American basketball player and rapper (born 1998)

Dominick Welch (born August 27, 1998) is an American professional basketball player who plays for the KW Titans of Basketball Super League. He played college basketball for St. Bonaventure University and later the University of Alabama.

Welch is also a rapper who writes and records music as Domo D.

==History==

===High school career===

Dominick Welch was born in Buffalo, New York to Brandon and Angelo Welch.

Welch was promoted to the varsity team at Cheektowaga Central High School in eighth grade, leading them to their first-ever Section VI championship. Following his senior campaign in 2017, he was named Buffalo News Player of the Year. He set the all-time record for scoring in Western New York, accumulating 2,376 points in his high school career.

Welch spent a year at SPIRE Institute in Geneva, Ohio, leading his prep school team to a 24–8 record. After a run in the national playoffs, he was named Power-5 Prep Conference Player of the Year.

===Collegiate career===

Welch committed to St. Bonaventure University in April 2018. He played in 110 games over four seasons, and was named team captain. In his senior season, he was awarded 2022 NIT All-Tournament honors after leading his team to the semifinals.

After graduating from St. Bonaventure with a degree in video production, Welch entered the transfer portal and was signed by the University of Alabama as a graduate student in May 2022. Following the 2022 Buffalo shooting, Welch insisted on changing his jersey number from #1 to #10 in honor of the ten victims who lost their lives.

His 2022–23 season with Alabama was plagued by injuries, but he saw action in 20 games.

===Professional career===

Welch went undrafted in the 2023 NBA draft, and started his professional career by signing with UBSC Graz in August 2023.

He tried out for the Memphis Hustle of the NBA G League in October 2023, but was waived.

Welch was signed by the Buffalo eXtreme of the American Basketball Association (ABA) in January 2024, averaging 30.3 points in his three games with the team.

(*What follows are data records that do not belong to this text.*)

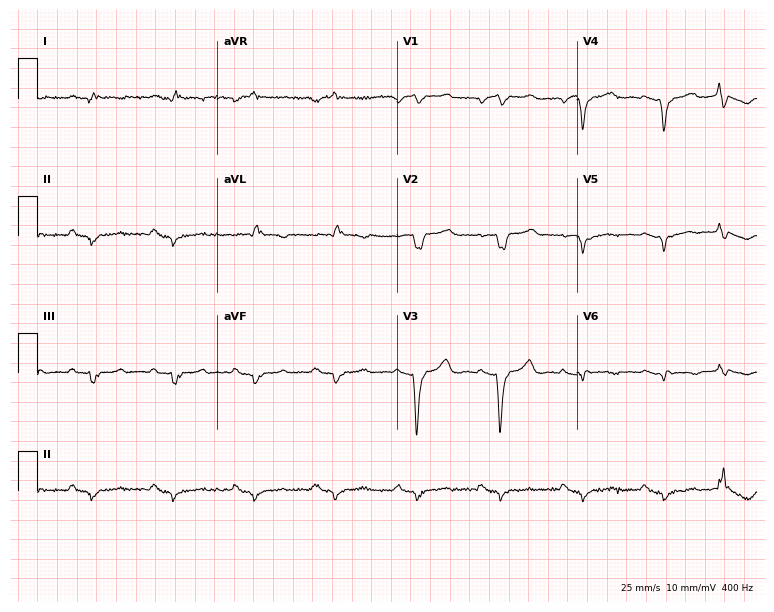
12-lead ECG from a female patient, 74 years old. Screened for six findings — first-degree AV block, right bundle branch block, left bundle branch block, sinus bradycardia, atrial fibrillation, sinus tachycardia — none is recorded.
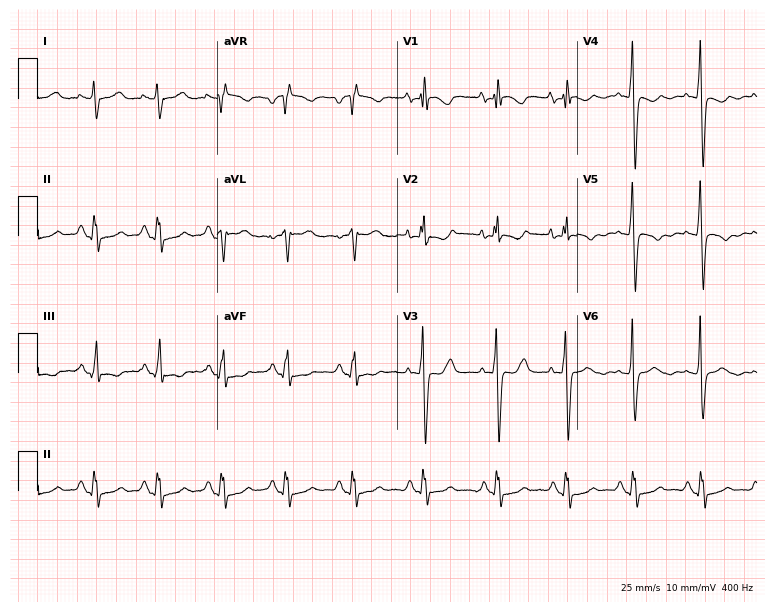
12-lead ECG (7.3-second recording at 400 Hz) from a female, 34 years old. Screened for six findings — first-degree AV block, right bundle branch block, left bundle branch block, sinus bradycardia, atrial fibrillation, sinus tachycardia — none is recorded.
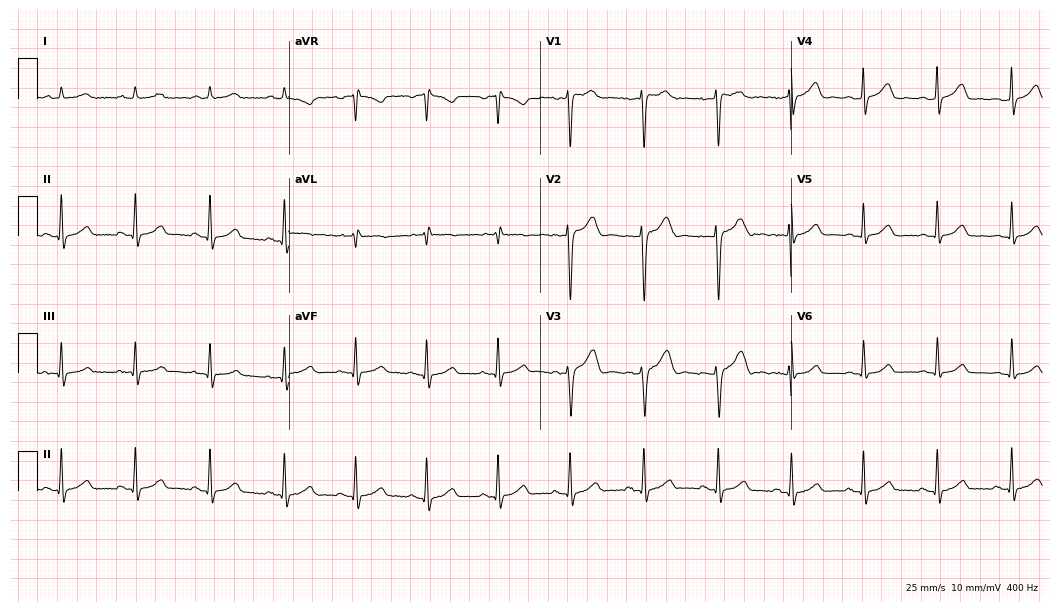
12-lead ECG from a woman, 36 years old. Screened for six findings — first-degree AV block, right bundle branch block, left bundle branch block, sinus bradycardia, atrial fibrillation, sinus tachycardia — none is recorded. Only these six findings were labelled.
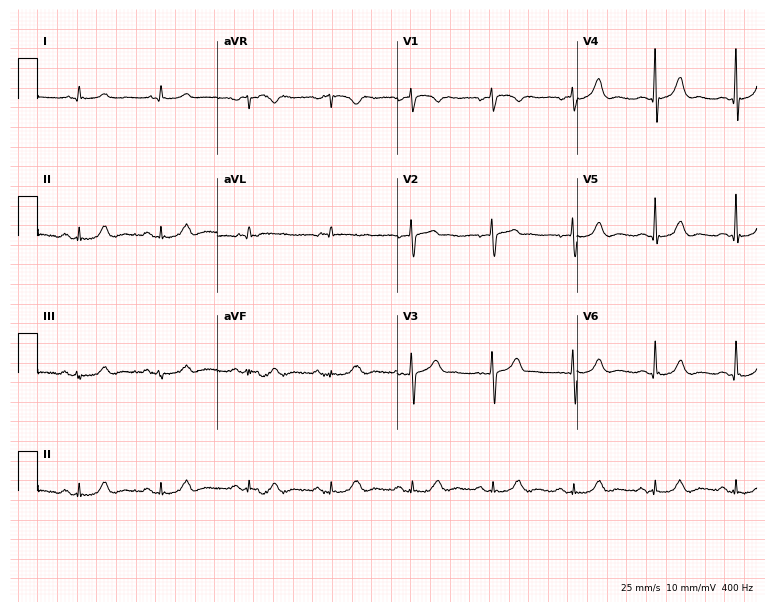
Standard 12-lead ECG recorded from a 71-year-old man. None of these six findings is recorded: first-degree AV block, right bundle branch block, left bundle branch block, sinus bradycardia, atrial fibrillation, sinus tachycardia.
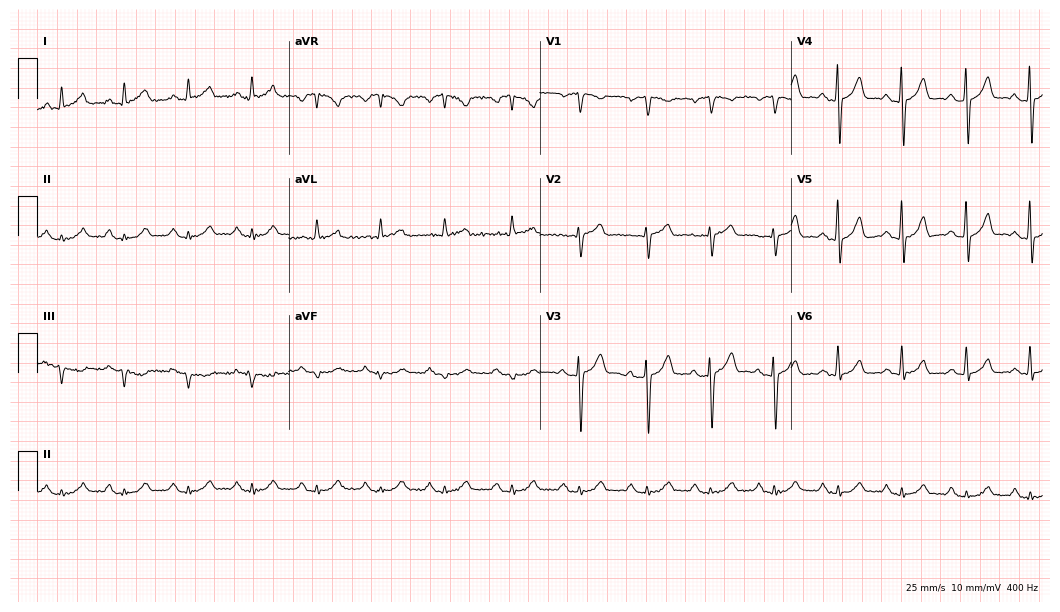
12-lead ECG from a 59-year-old man. Recorded interpretation: within normal limits.

He was signed by the Montréal Toundra of the Basketball Super League (BSL) in February 2024, averaging 14.1 points per game.

Welch was signed by the KW Titans of the Basketball Super League (BSL) in October 2024.

He played thirteen games for Team FOG Næstved of Basketligaen before being released by the team in December 2025.

Welch signed for the Windsor Express of the Basketball Super League (BSL), where he played two games before being released in March 2026.

He was signed by the KW Titans of the Basketball Super League (BSL) in March 2026.

==Personal life==

Welch has written and recorded music under the alias of Domo D since 2019.